## Why sales reps pose a hard problem: What is the shortest route for travelling sales reps to visit all their clients? Mathematicians had hoped to find a complete solution, but they may have to settle for less

• 12 December 1992
• From New Scientist Print Edition. Subscribe and get 4 free issues.
• ARTURO

What do a manufacturer of printed circuit boards, a scientist studying the structure of crystals and a sales representative have in common? The scientist has to move the crystal into thousands of different orientations to measure the intensity of X-ray diffraction. The manufacturer has to move a drill around the board to make thousands of holes. And the sales rep has to visit scores of cities.
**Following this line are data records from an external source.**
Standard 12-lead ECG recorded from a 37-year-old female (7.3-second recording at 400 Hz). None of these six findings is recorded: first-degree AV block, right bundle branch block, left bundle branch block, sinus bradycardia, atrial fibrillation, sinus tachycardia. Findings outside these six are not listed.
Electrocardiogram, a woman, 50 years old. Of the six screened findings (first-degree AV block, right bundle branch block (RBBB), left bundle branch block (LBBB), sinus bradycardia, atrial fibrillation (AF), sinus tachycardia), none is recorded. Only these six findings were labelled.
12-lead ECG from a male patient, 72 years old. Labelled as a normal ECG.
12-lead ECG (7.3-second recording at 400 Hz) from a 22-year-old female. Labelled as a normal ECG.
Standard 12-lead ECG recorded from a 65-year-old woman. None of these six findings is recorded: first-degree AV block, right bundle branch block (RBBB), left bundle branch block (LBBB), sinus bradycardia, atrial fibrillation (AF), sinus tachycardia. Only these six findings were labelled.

If they want to do these things in the most economical way, all three have to solve a puzzle known to mathematicians as the travelling salesman problem.

The problem first appeared in the US during the 1930s in the newly born discipline - later called operations research - which uses mathematical analysis to solve problems of optimisation. The original version is about a sales rep who has to visit a number of cities. If the rep begins at one city and visits each of the others once before returning to the starting point, in which order should the cities be visited so that the total distance travelled is as short as possible? In the manufacture of a circuit board, the cities represent the holes to be drilled. In measuring X-ray diffraction, the cities correspond to the orientations of the crystal, and the distances correspond to the times needed to reposition the diffractometer between two measurements.
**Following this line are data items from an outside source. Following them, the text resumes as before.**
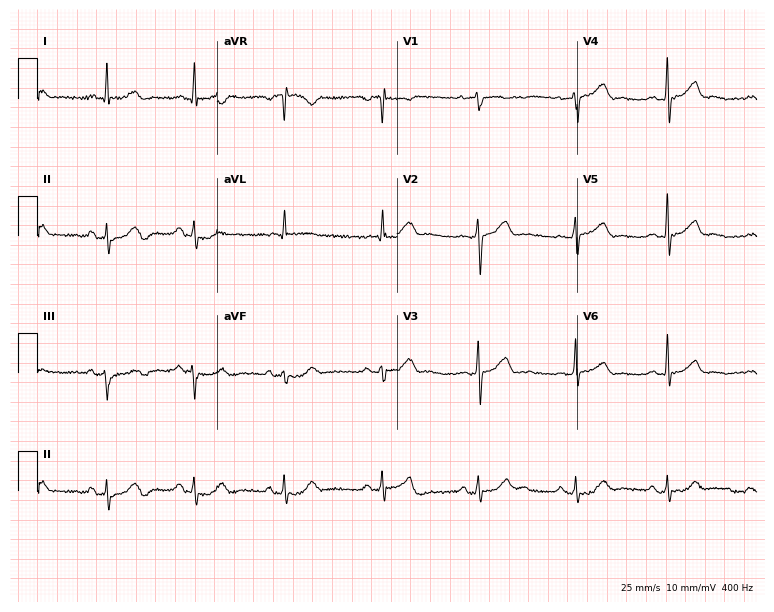
Standard 12-lead ECG recorded from a woman, 78 years old (7.3-second recording at 400 Hz). Read as a normal ECG.
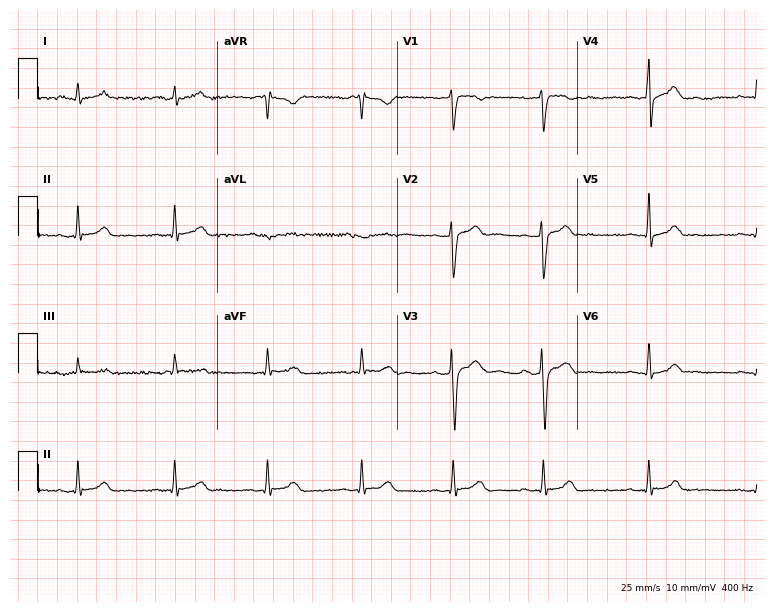
12-lead ECG from a male patient, 27 years old. Screened for six findings — first-degree AV block, right bundle branch block, left bundle branch block, sinus bradycardia, atrial fibrillation, sinus tachycardia — none is recorded.
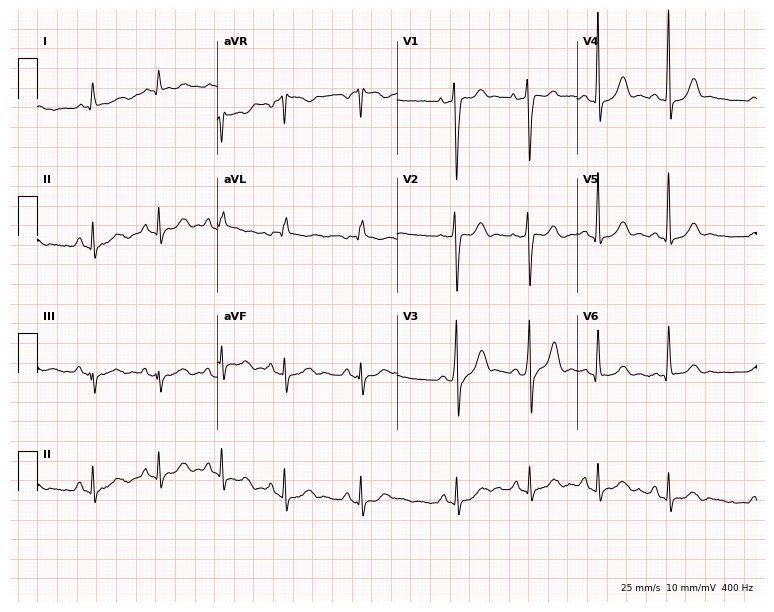
Electrocardiogram, a 17-year-old man. Of the six screened findings (first-degree AV block, right bundle branch block, left bundle branch block, sinus bradycardia, atrial fibrillation, sinus tachycardia), none is recorded. Only these six findings were labelled.
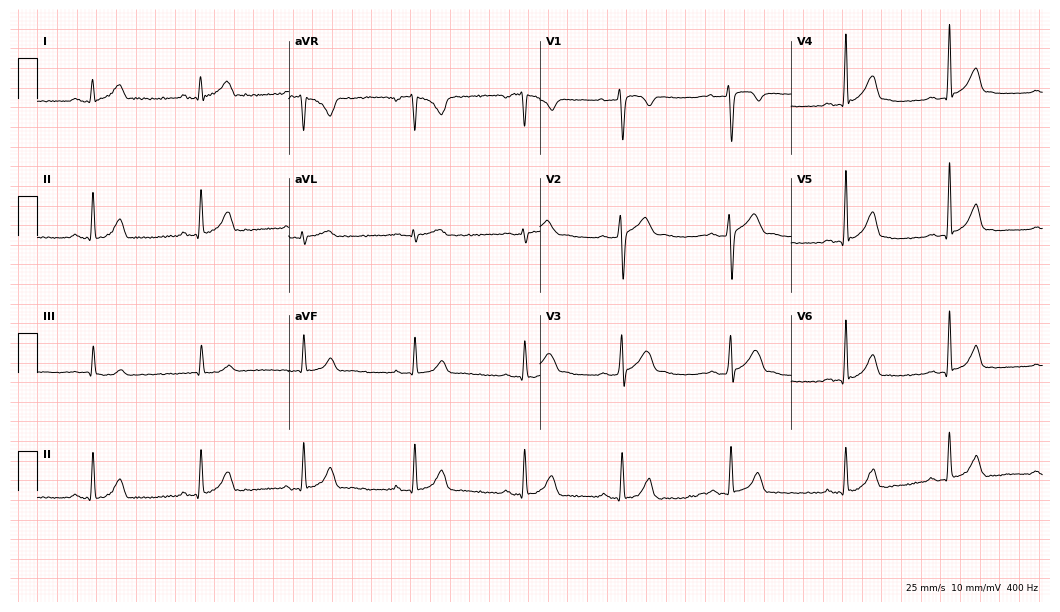
Electrocardiogram, a male patient, 23 years old. Overall reading on record: normal ECG.
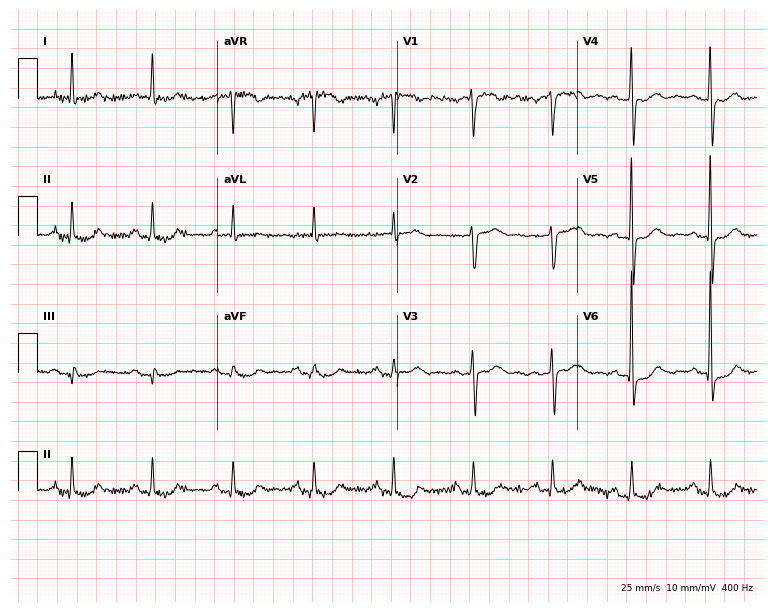
12-lead ECG from a 71-year-old male (7.3-second recording at 400 Hz). Recorded interpretation: within normal limits.
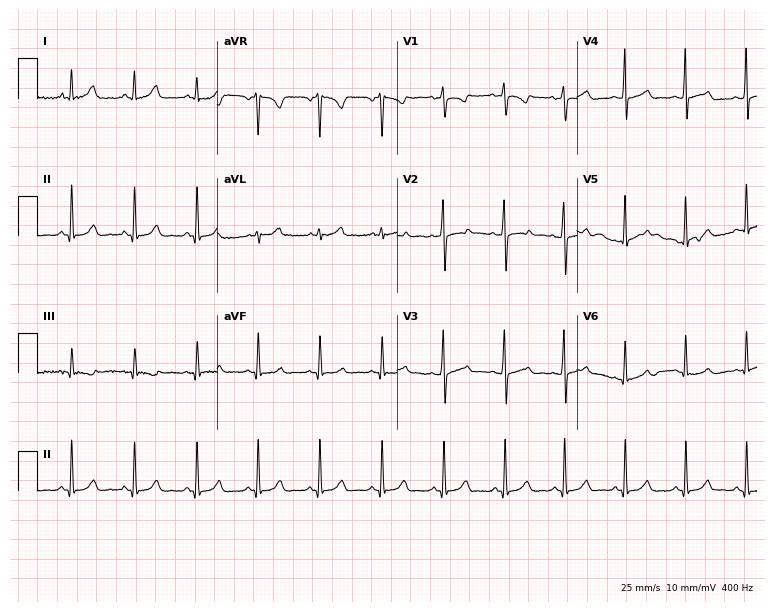
12-lead ECG (7.3-second recording at 400 Hz) from a 24-year-old female. Screened for six findings — first-degree AV block, right bundle branch block, left bundle branch block, sinus bradycardia, atrial fibrillation, sinus tachycardia — none is recorded. Only these six findings were labelled.

The problem may be simple to pose but it has turned out to be very difficult to solve. Despite the efforts of several generations of mathematicians and computer scientists, no one has found a complete solution. The distinction between a theoretical and a practical solution is crucial here, as is the difference between solving the whole problem and solving an instance of the problem. For example, Figure 1 depicts the shortest tour of 535 airports around the world, showing that this particular instance of the problem has been solved. But to solve the problem as a whole, one has to specify a method that will lead to the solution of every possible instance. And to be practical, it has to be solvable in a reasonable time.

How about adding the city-to-city distances for each possible tour and then picking the tour with the smallest length? This method will do when there are only a few cities, but it quickly becomes useless as the number of cities increases. With 30 cities, for example, the number of possible tours is approximately 2 x 10 32 (2 followed by 32 zeros, but the exact number is 30 x 29 x 28 . . . 2 x 1) and an exhaustive case-by-case search for the shortest tour would, in practice, be impossible to carry out. Even on a supercomputer, the calculation would take a thousand times the estimated age of the Universe.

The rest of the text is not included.